Revenue from community-owned microgrids will fund their maintenance and expansion, as well as the installation of standalone solar systems for Adjuntas’ most disadvantaged residents, he said.
A sense of urgency
Fabio Andrade is a UPRM professor of engineering and visiting scientist at ORNL collaborating on the Adjuntas project. His students model strategies, tools, and algorithms to share solar energy among microgrid users. UPRM fellow Gerson Beauchamp has students analyze solar equipment and predict how much energy it will produce. Beauchamp said that at current electricity prices, businesses can save up to $78,000 a year by purchasing solar power from microgrids.

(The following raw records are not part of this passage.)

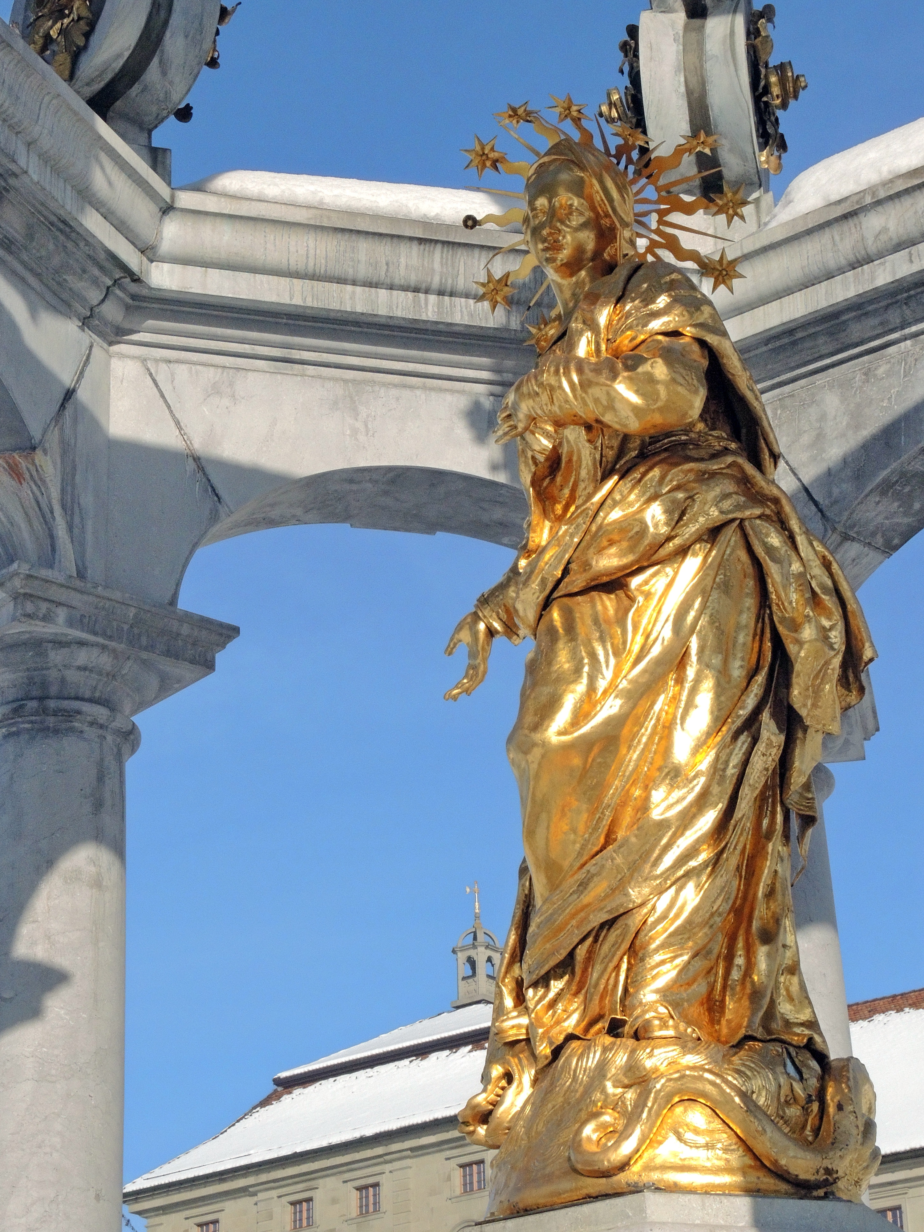 Marienbrunnen,Hauptplatz Kloster Einsiedeln in Einsiedeln (Switzerland)
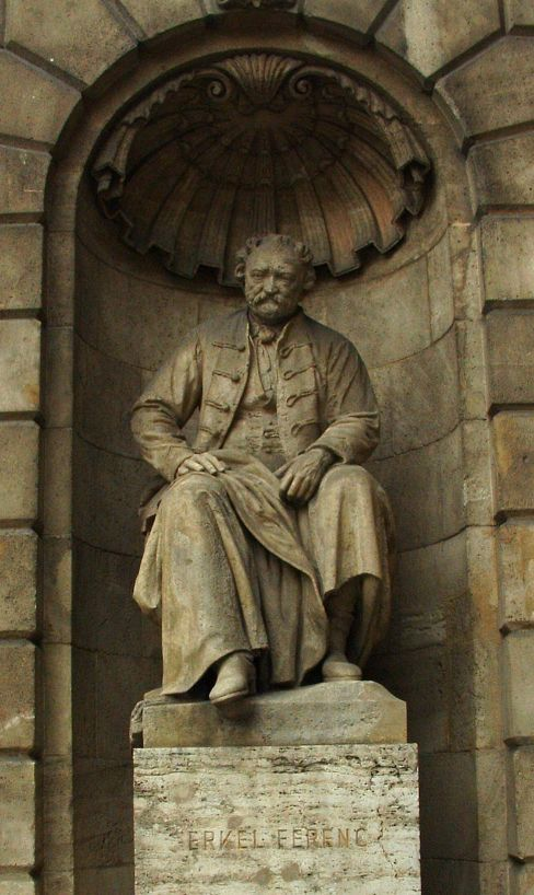 Erkel Ferenc szobra a Magyar Állami Operaház bejáratánál (Stróbl Alajos alkotása, 1885)
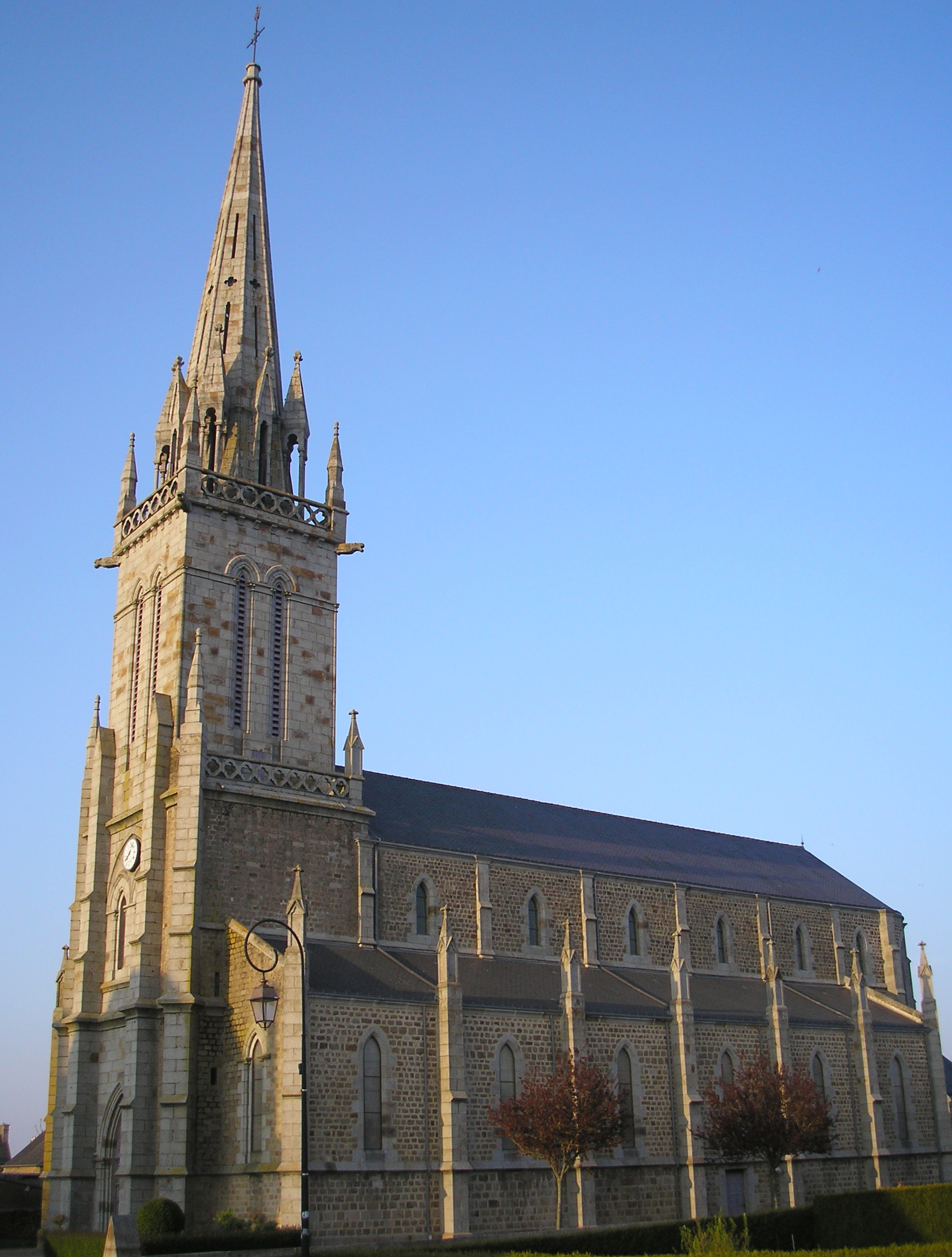 Buais (Normandie, France). L'église Sainte-Anne.
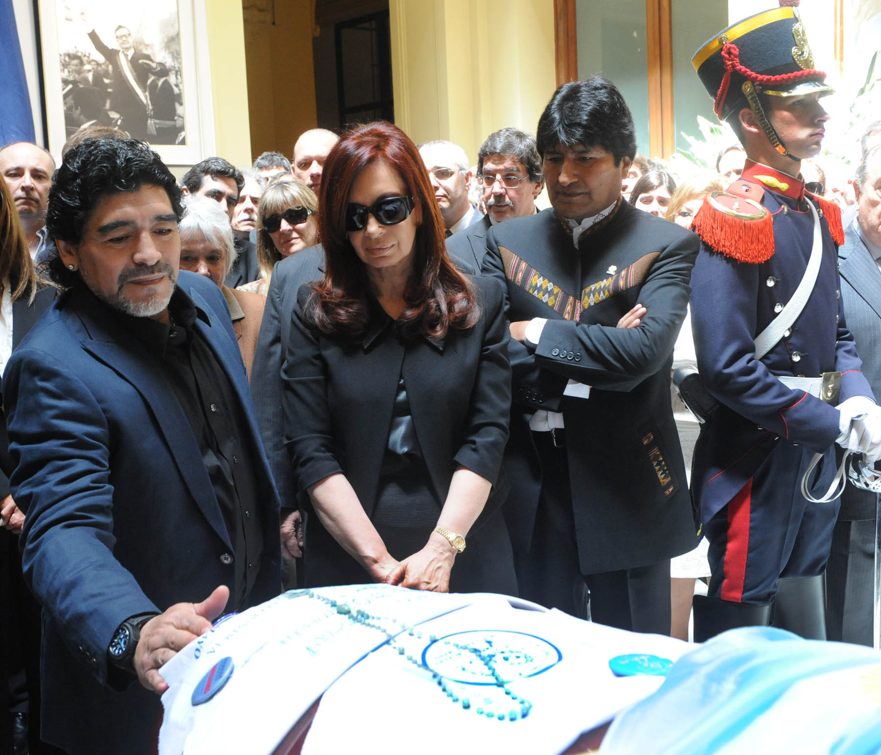 El ex DT de la selección nacional de fútbol y campeón mundial de 1986, Diego Maradona, en Casa Rosasa, da su último adiós a Néstor Kirchner.
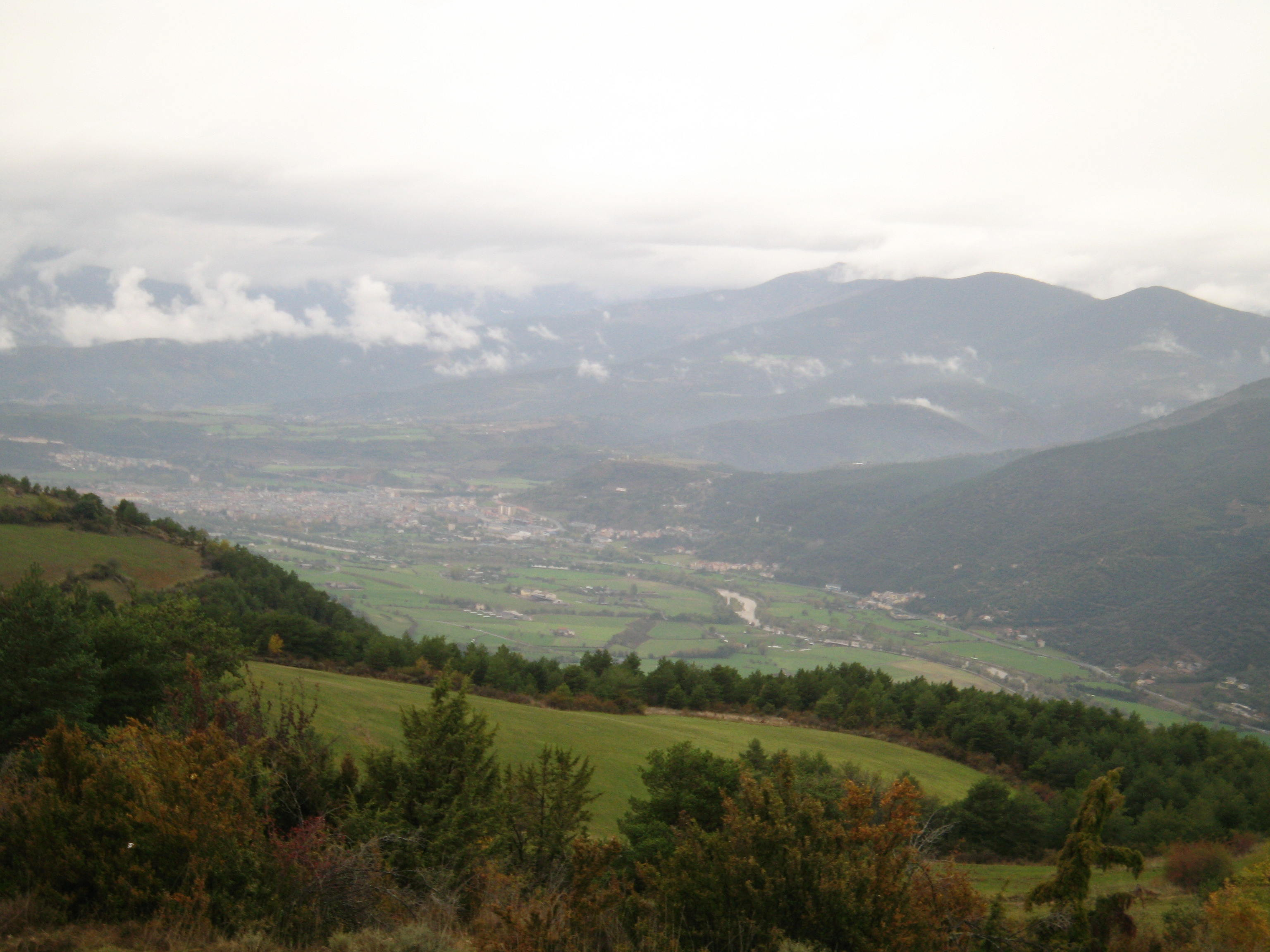 Vista de la plana de la Seu, des del poble de Vilanova de Banat (Alàs i Cerc)
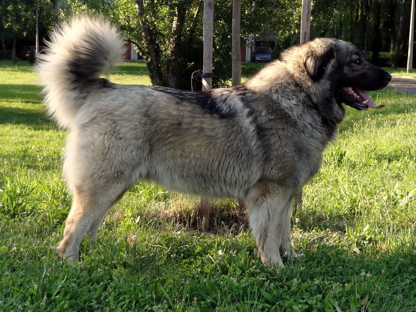 Sarplaninac szuka, 2 éves, Római Mandula Kennel
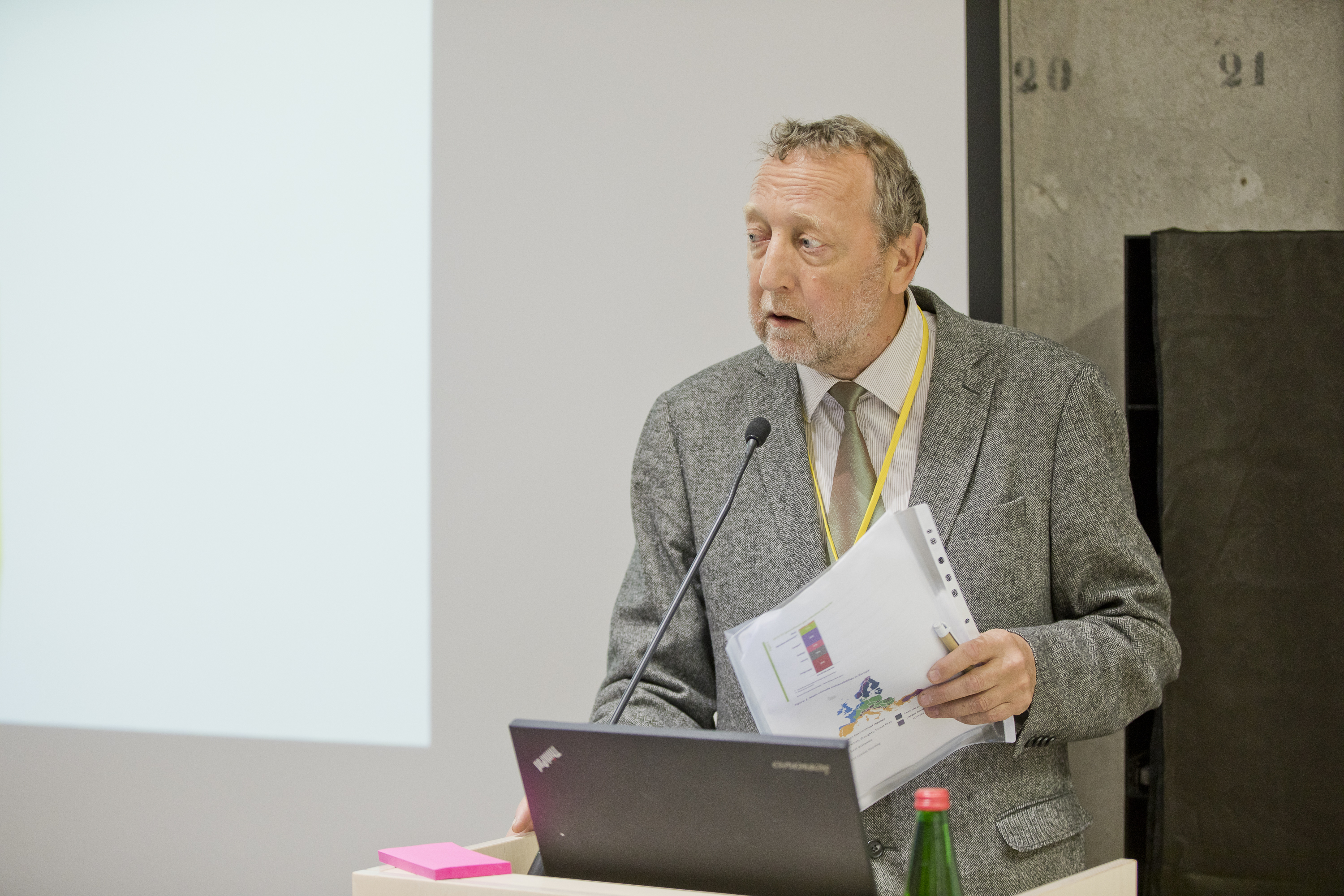 Valdur Lahtvee, Läänemeremaade Nõukogu sekretariaat. Euroopa Liidu Läänemere piirkonna strateegia foorum 2018, Tallinn
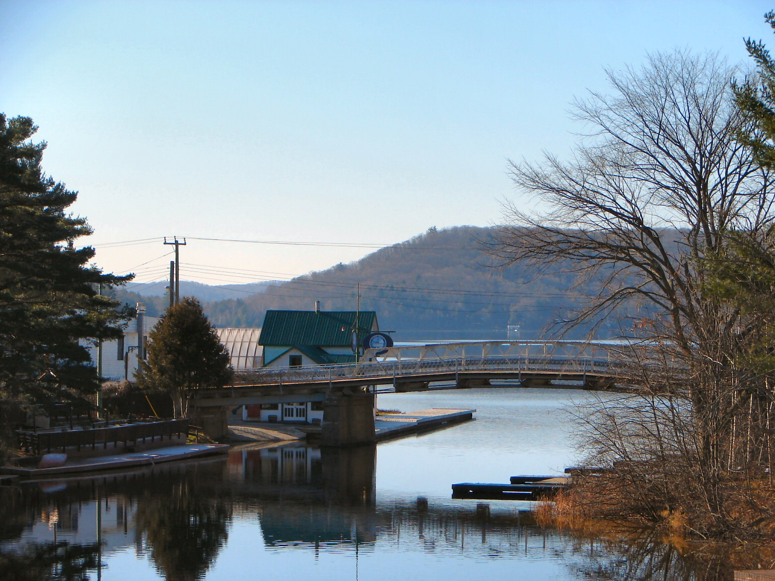 Dorset, Ontario, Canada
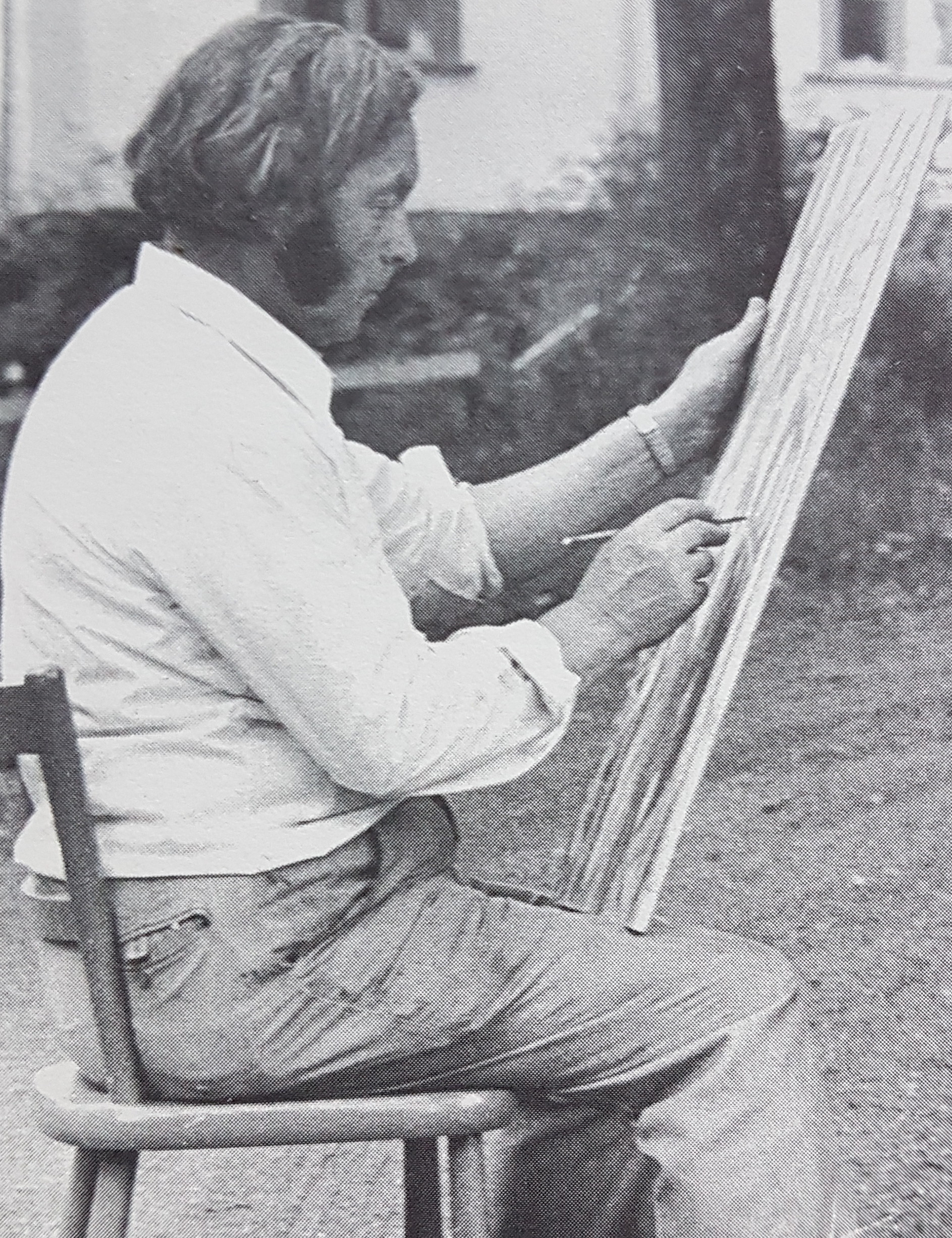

Ferrari incorporates input from UPRM colleagues into simulations that are being tested live with actual microgrid equipment at DOE’s Center for Grid Research Integration and Deployment, or GRID-C, at ORNL. The next step is to run the configuration on a brand new networked test bed of the facility for microgrids. In another year, the orchestra will be housed in Adjuntas.
While the ORNL-derived technology could be a real lifesaver in Puerto Rico, it also has broader potential to enable microgrids to play a key role in the global grid of the future. Smart microgrids incorporating renewable energy are poised to improve grid resilience and resilience while supporting vital decarbonisation efforts.
“Orchestrator includes a framework of algorithms that can be extended and deployed across multiple microgrids at any site,” Ollis said. “They can provide more reliable electricity to many off-grid rural communities. I want to see a future where hundreds of micro-grids work together to protect critical infrastructure at local, regional and national levels.”
ORNL’s work on the Adjuntas project is funded through DOE’s Office of Solar Energy Technologies. Much of the design, configuration, and testing of the microgrid orchestration occurs at the COMMANDER (Coordination of Multiple Microgrids and Grid Distributed Energy Resources) microgrid test bed, part of the GRID-C facility funded by DOE’s Office of the Electric Power.
Other members of the ORNL team working on the Adjuntas microgrids project are Quodong Liu, Aditya Sundararajan, Mohammed M. Olama, and Yang Chen. Additional academic partners include the University of Central Florida and the University of Tennessee.
UT-Battelle operates Oak Ridge National Laboratory for the US Department of Energy’s Office of Science. As the single largest supporter of fundamental research in the physical sciences in the United States, the Office of Science is working to solve some of the most pressing problems of our time. For more information, visit https://energy.gov/science.
Translation credit: Max Ferrari, ORNL.